-- Opening Marker --
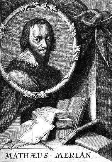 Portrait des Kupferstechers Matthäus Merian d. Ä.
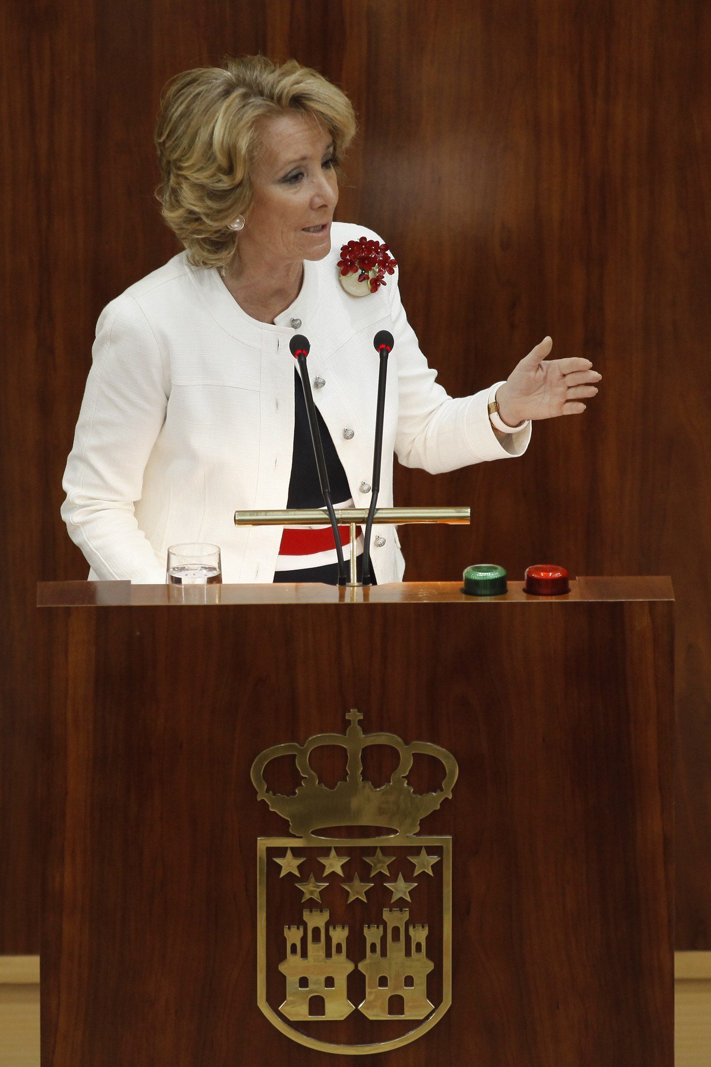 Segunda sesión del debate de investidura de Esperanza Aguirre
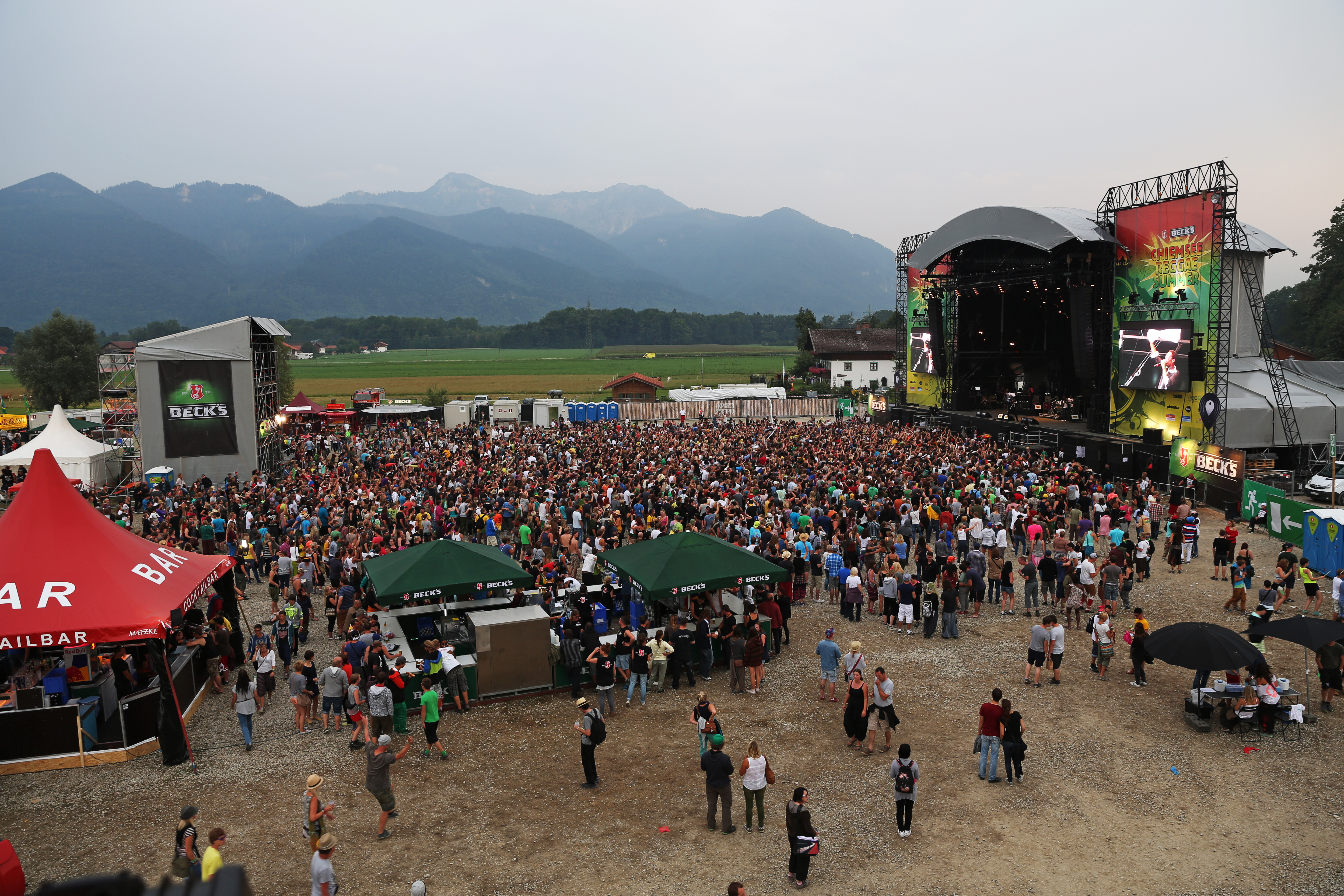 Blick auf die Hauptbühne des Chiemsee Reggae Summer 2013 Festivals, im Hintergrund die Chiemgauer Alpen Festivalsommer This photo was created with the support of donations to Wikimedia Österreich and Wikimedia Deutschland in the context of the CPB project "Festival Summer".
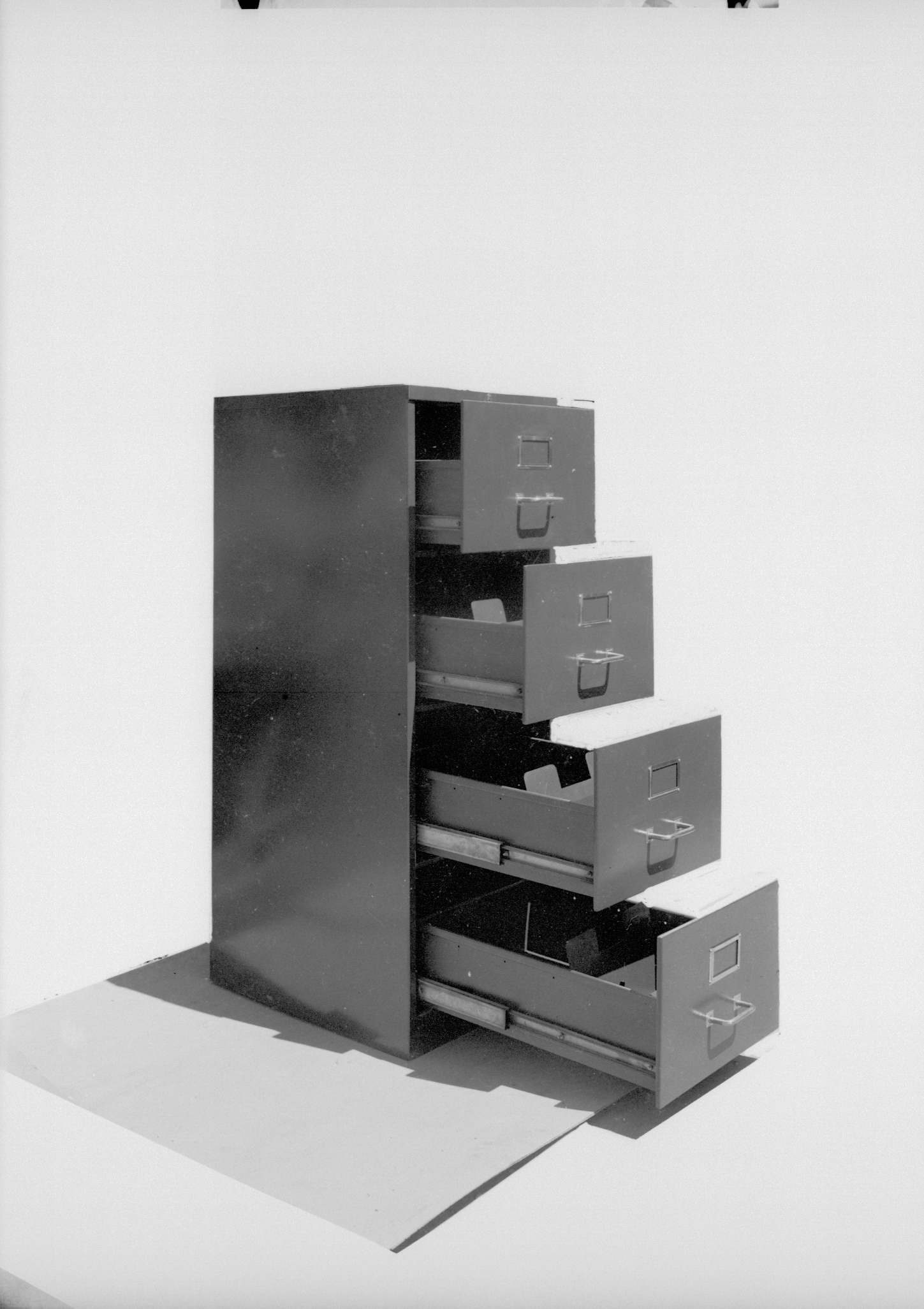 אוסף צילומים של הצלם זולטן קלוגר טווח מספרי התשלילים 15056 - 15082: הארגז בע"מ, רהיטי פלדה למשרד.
-- Closing Marker --
● What to work on
Retype the whole of the data verbatim. Skip every picture.

● Finished exercise
 Portrait des Kupferstechers Matthäus Merian d. Ä.
 Segunda sesión del debate de investidura de Esperanza Aguirre
 Blick auf die Hauptbühne des Chiemsee Reggae Summer 2013 Festivals, im Hintergrund die Chiemgauer Alpen Festivalsommer This photo was created with the support of donations to Wikimedia Österreich and Wikimedia Deutschland in the context of the CPB project "Festival Summer".
 אוסף צילומים של הצלם זולטן קלוגר טווח מספרי התשלילים 15056 - 15082: הארגז בע"מ, רהיטי פלדה למשרד.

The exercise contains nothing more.